Eli Chaim Carlebach (1925-1990) was a rabbi and spiritual leader.

Biography 
He was born in 1925, to Hartwig Naftali Carlebach and Paula (Pesse) Cohn. He was the twin brother of Shlomo Carlebach. The Carlebach family is a notable Jewish family originally from Germany that now lives all over the world. He studied at Yeshiva Mesivta Torah Vodaas, in Brooklyn, NY.

On March 16, 1949 he married Hadassah Schneerson.  The wedding was attended by many great rabbis, including Rabbi Eliezer Silver. Hadassa's father, Schneour Zalman Schneersohn, was a first cousin of Levi Yitzchak Schneerson, the father of the 7th Lubavitcher Rebbe, Menachem Mendel Schneerson, who said the first 2 blessings under his wedding chupah. Hadassah  is a second cousin of Menachem Mendel Schneerson.
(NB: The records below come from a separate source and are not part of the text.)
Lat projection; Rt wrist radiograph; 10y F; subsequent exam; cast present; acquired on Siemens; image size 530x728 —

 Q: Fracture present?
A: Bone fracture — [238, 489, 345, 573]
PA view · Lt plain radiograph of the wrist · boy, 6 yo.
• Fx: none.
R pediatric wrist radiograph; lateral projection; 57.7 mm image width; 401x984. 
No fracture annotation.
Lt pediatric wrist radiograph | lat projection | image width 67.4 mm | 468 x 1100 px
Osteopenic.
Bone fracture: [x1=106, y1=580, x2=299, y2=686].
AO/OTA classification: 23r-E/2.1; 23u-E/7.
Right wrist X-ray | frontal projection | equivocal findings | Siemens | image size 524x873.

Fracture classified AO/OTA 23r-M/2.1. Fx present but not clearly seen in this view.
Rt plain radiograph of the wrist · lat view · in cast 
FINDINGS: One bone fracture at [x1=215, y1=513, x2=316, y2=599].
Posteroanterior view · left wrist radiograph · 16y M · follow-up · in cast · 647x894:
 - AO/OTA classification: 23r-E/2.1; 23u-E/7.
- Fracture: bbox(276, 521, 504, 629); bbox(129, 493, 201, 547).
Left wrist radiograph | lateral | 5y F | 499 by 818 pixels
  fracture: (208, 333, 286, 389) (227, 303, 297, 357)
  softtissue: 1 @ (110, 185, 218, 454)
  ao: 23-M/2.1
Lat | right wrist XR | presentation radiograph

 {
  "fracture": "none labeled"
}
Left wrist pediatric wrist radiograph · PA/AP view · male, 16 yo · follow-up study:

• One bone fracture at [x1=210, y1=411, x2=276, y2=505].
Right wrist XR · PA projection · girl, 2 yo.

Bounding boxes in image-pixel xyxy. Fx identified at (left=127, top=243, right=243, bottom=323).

His daughter Sterna Citron wrote a book about her fathers stories.

Career
After his father's death in 1967, Eli and his brother assumed the position of spiritual leaders of the Congregation Kehilath Jacob (Founded in 1945), the landmarked  "Carlebach Shul," located in the Upper West Side of Manhattan.  The synagogue was famous for its worshippers, young and old, female and male, traditional and liberal who participated in services there.

His grandson, Rabbi Naftali Citron, is the current Rabbi there.

He was also the rabbi at the Hillside Jewish Center in New Jersey.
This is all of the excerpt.